When using itertools.tee() with Python's built-in iterators, creating a new consumer from an already-advanced source iterator should provide access to previously yielded values through internal buffering.

Actual Behavior

When using asyncstdlib.tee(), creating a new consumer from an already-advanced source iterator causes the new consumer to start from the current position, losing access to previously yielded values.

Root Cause Analysis

The issue appears to be that asyncstdlib.tee() doesn't maintain the same buffering mechanism as itertools.tee(). In the standard library implementation, when creating a new consumer from an existing tee'd iterator, the new consumer gains access to the internal buffer that contains previously yielded values.

In asyncstdlib.tee(), it seems that new consumers are created at the current position of the source iterator without access to the historical buffer, causing them to miss previously yielded values.

Minimal Reproducible Example

# Standard library behavior (correct):
# Standard library behavior (correct):
import itertools

# Create initial source
(source,) = itertools.tee(itertools.count(), 1)
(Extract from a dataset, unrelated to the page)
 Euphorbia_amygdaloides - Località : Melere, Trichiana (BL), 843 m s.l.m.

# Advance source to position 1
print(next(source))  # 0

# Create first consumer after advancing source
consumer1, = itertools.tee(source, 1)

# Advance source to position 3

print(next(source))  # 1
print(next(source))  # 2
print(next(source))  # 3

# Create second consumer after advancing even more
consumer2, = itertools.tee(source, 1)

# Advance source further
print(next(source))  # 4
print(next(source))  # 5


# Now test the consumers
print(next(consumer1))  # Outputs: 1 (starts from buffered position)
print(next(consumer2))  # Outputs: 4 (starts from buffered position)
print(next(consumer1))  # Outputs: 2 (continues from buffer)
print(next(consumer2))  # Outputs: 5 (continues from buffer)
# asyncstdlib behavior (incorrect):
import itertools
import asyncstdlib

async def infinite_counter():
    for i in itertools.count():
        yield i

# Create initial source
(source,) = asyncstdlib.tee(infinite_counter(), 1)
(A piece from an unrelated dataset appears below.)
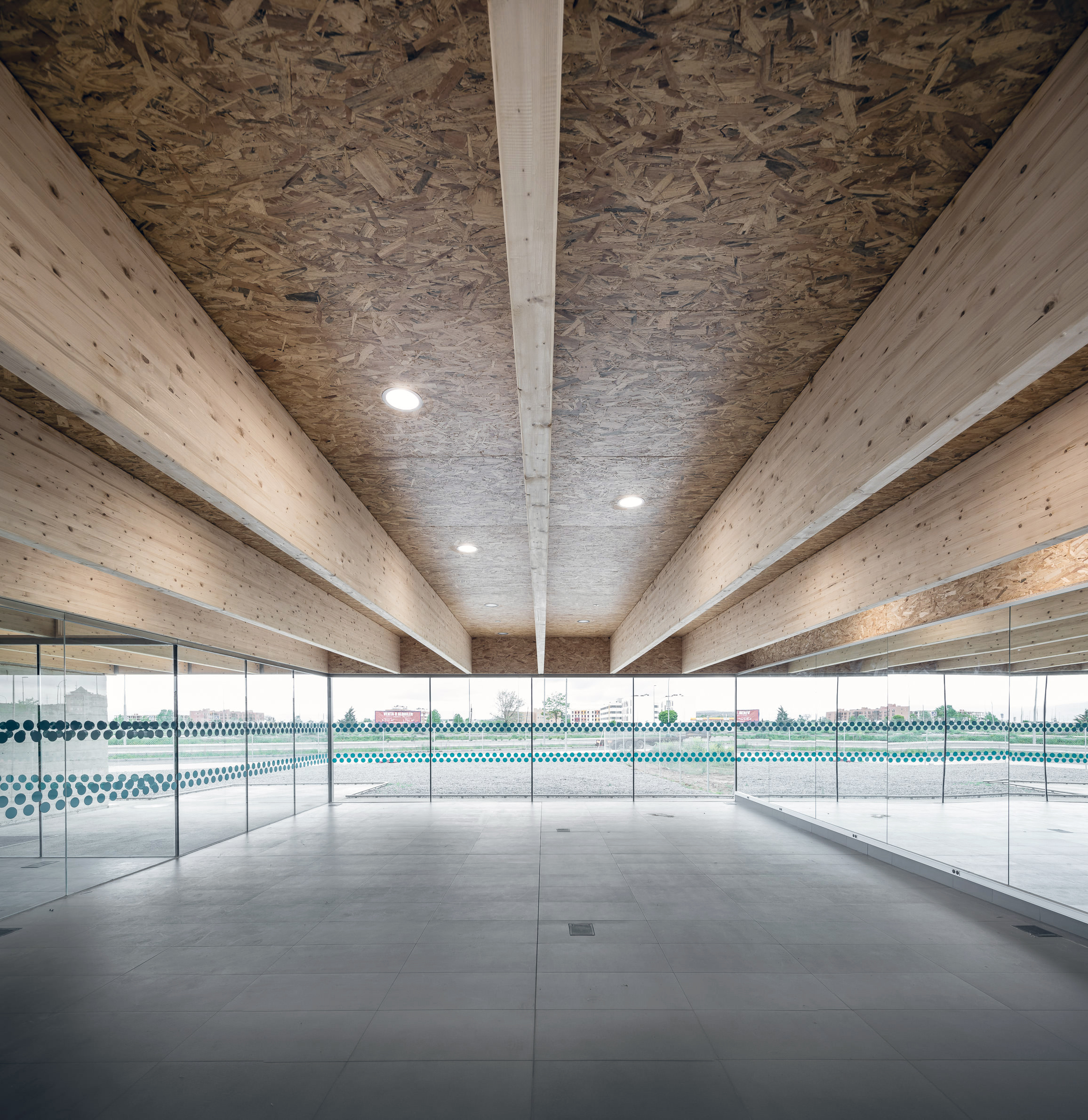 Centro de día ASPAYM avila

# Advance source to position 1
await anext(source)  # 0

# Create first consumer after advancing source
consumer1, = asyncstdlib.tee(source, 1)

# Advance source to position 3
await anext(source)  # 1
await anext(source)  # 2
await anext(source)  # 3

# Create second consumer after advancing even more
consumer2, = asyncstdlib.tee(source, 1)

# Advance source further
await anext(source)  # 4
await anext(source)  # 5


# Now test the consumers
print(await anext(consumer1))  # Outputs: 6 (should be 1!)
print(await anext(consumer2))  # Outputs: 7 (should be 4!)
print(await anext(consumer1))  # Outputs: 8 (should be 2!)
print(await anext(consumer2))  # Outputs: 9 (should be 5!)

Request Assignment [Optional]

  • [x] I already understand the cause and want to submit a bugfix.

Atry avatar Aug 13 '25 18:08 Atry

According to https://docs.python.org/3/library/itertools.html#:~:text=When%20the%20input%20iterable%20is%20already,rather%20than%20a%20chain%20of%20calls.

When the input iterable is already a tee iterator object, all members of the return tuple are constructed as if they had been produced by the upstream tee() call. This “flattening step” allows nested tee() calls to share the same underlying data chain and to have a single update step rather than a chain of calls.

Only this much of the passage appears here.